## Problem requirements
Would you write out each line of the material below exactly, skipping every picture?

## Data under study
----------------------------------------

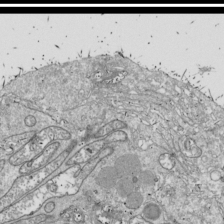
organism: Drosophila
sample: Cell division; meiosis; drosophila spermatocytes
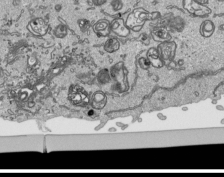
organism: Human
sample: Mitochondria in HCT116 cells
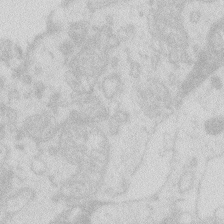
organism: Zebrafish
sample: Macrophage
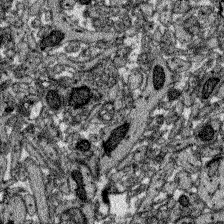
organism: Zebrafish
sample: Larval olfactory bulb
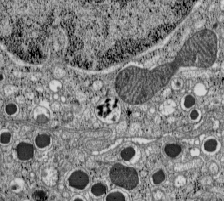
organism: C57BL Mouse
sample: Pancreatic islet
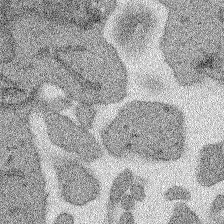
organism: Human
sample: HeLa cells
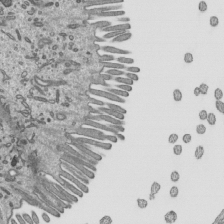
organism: Mouse
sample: Mouse epididymis efferent ductule cilia
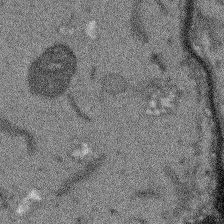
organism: Arabidopsis thaliana
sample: Root tip
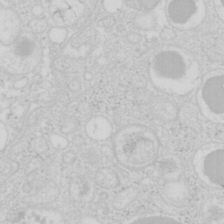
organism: Mouse
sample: Pancreas
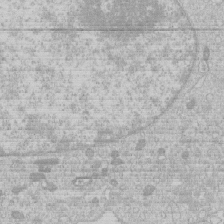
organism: Human
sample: Macrophage cells
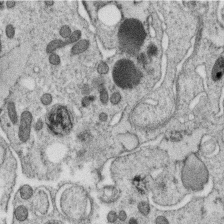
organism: C. elegans
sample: C. elegans oocyte; sperm cells
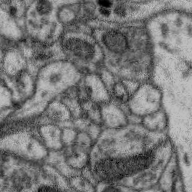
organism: Zebra finch
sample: Brain
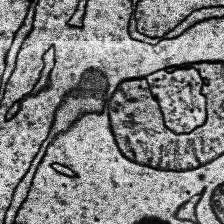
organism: Human
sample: Temporal Lobe
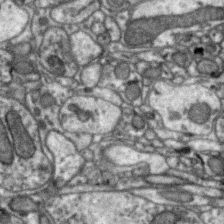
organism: Zebra finch
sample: Brain
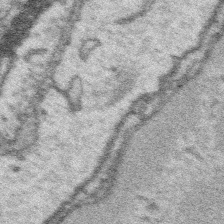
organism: Platynereis dumerilii
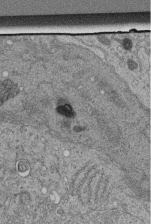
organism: Human
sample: Retinal organoid Rod and Cone cells
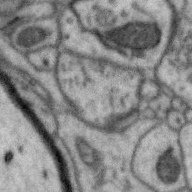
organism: Zebra finch
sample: Brain
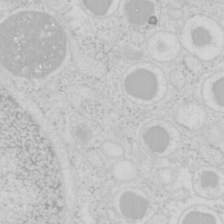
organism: Mouse
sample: Pancreas
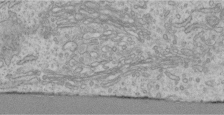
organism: Human
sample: Centriole in RPE cells
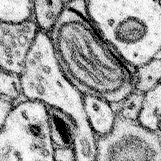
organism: Mouse
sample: Somatosensory cortex neuropil
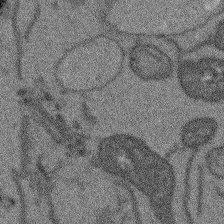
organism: Arabidopsis thaliana
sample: Root tip
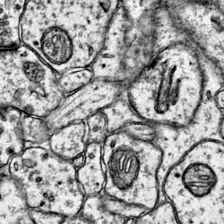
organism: Mouse
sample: Primary visual cortex
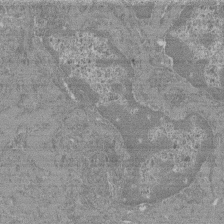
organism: Mouse
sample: Glomerulus
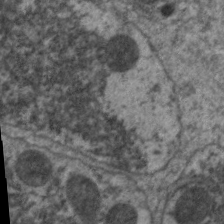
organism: C. elegans
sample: Pharynx
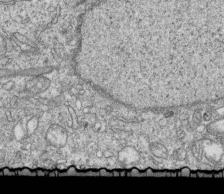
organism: Human
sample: HeLa cell HIV synapse
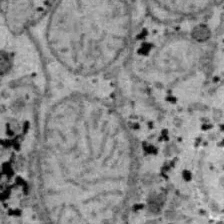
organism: Mouse
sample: Liver from an obese (ob/ob) mouse
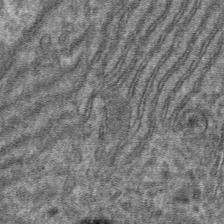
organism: Mouse
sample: Mouse hepatocytes
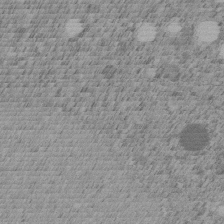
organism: C. elegans
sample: C. elegans embryo early stage
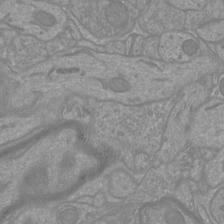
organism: Mouse
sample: Cortical neurons
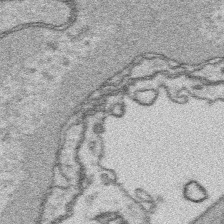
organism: Platynereis dumerilii
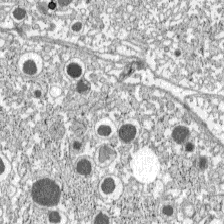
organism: C57BL Mouse
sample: Pancreatic islet
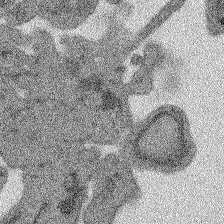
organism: Human
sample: HeLa cells
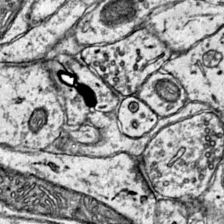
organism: Mouse
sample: Primary visual cortex
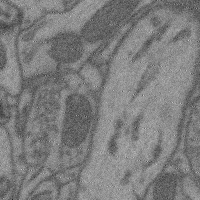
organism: Mouse
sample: Cerebral cortex
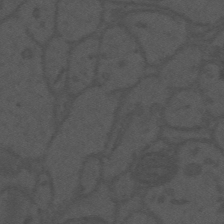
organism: Mouse
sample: Suprachiasmatic nucleus
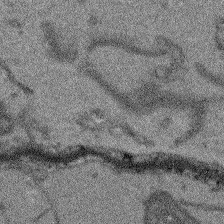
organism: Arabidopsis thaliana
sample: Root tip
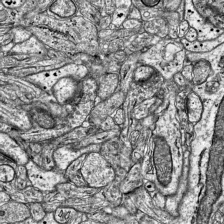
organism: Mouse
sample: Visual Cortex
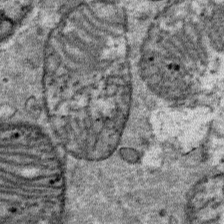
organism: Mouse
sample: Mouse Salivary gland
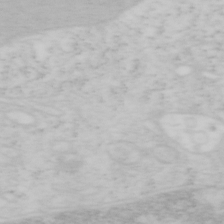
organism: Mouse
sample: OT-I killer T cells with ID8 ovarian cancer cells
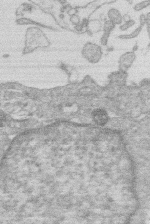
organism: Human
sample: Macrophage cells
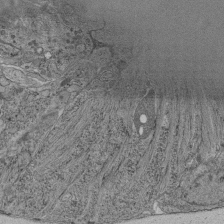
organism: C. elegans
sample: C. elegans pharynx
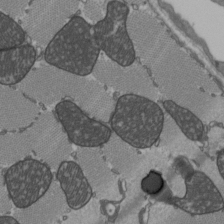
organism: C57BL Mouse
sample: Heart
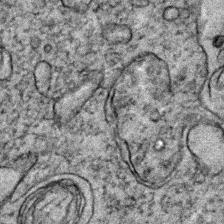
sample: Trachea
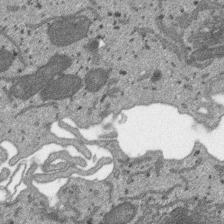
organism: Human
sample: Lung epithelial cells infected with SARS-CoV-2
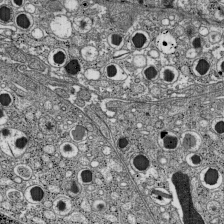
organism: C57BL Mouse
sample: Pancreatic islet

----------------------------------------

## Result of the task
organism: Drosophila
sample: Cell division; meiosis; drosophila spermatocytes
organism: Human
sample: Mitochondria in HCT116 cells
organism: Zebrafish
sample: Macrophage
organism: Zebrafish
sample: Larval olfactory bulb
organism: C57BL Mouse
sample: Pancreatic islet
organism: Human
sample: HeLa cells
organism: Mouse
sample: Mouse epididymis efferent ductule cilia
organism: Arabidopsis thaliana
sample: Root tip
organism: Mouse
sample: Pancreas
organism: Human
sample: Macrophage cells
organism: C. elegans
sample: C. elegans oocyte; sperm cells
organism: Zebra finch
sample: Brain
organism: Human
sample: Temporal Lobe
organism: Zebra finch
sample: Brain
organism: Platynereis dumerilii
organism: Human
sample: Retinal organoid Rod and Cone cells
organism: Zebra finch
sample: Brain
organism: Mouse
sample: Pancreas
organism: Human
sample: Centriole in RPE cells
organism: Mouse
sample: Somatosensory cortex neuropil
organism: Arabidopsis thaliana
sample: Root tip
organism: Mouse
sample: Primary visual cortex
organism: Mouse
sample: Glomerulus
organism: C. elegans
sample: Pharynx
organism: Human
sample: HeLa cell HIV synapse
organism: Mouse
sample: Liver from an obese (ob/ob) mouse
organism: Mouse
sample: Mouse hepatocytes
organism: C. elegans
sample: C. elegans embryo early stage
organism: Mouse
sample: Cortical neurons
organism: Platynereis dumerilii
organism: C57BL Mouse
sample: Pancreatic islet
organism: Human
sample: HeLa cells
organism: Mouse
sample: Primary visual cortex
organism: Mouse
sample: Cerebral cortex
organism: Mouse
sample: Suprachiasmatic nucleus
organism: Arabidopsis thaliana
sample: Root tip
organism: Mouse
sample: Visual Cortex
organism: Mouse
sample: Mouse Salivary gland
organism: Mouse
sample: OT-I killer T cells with ID8 ovarian cancer cells
organism: Human
sample: Macrophage cells
organism: C. elegans
sample: C. elegans pharynx
organism: C57BL Mouse
sample: Heart
sample: Trachea
organism: Human
sample: Lung epithelial cells infected with SARS-CoV-2
organism: C57BL Mouse
sample: Pancreatic islet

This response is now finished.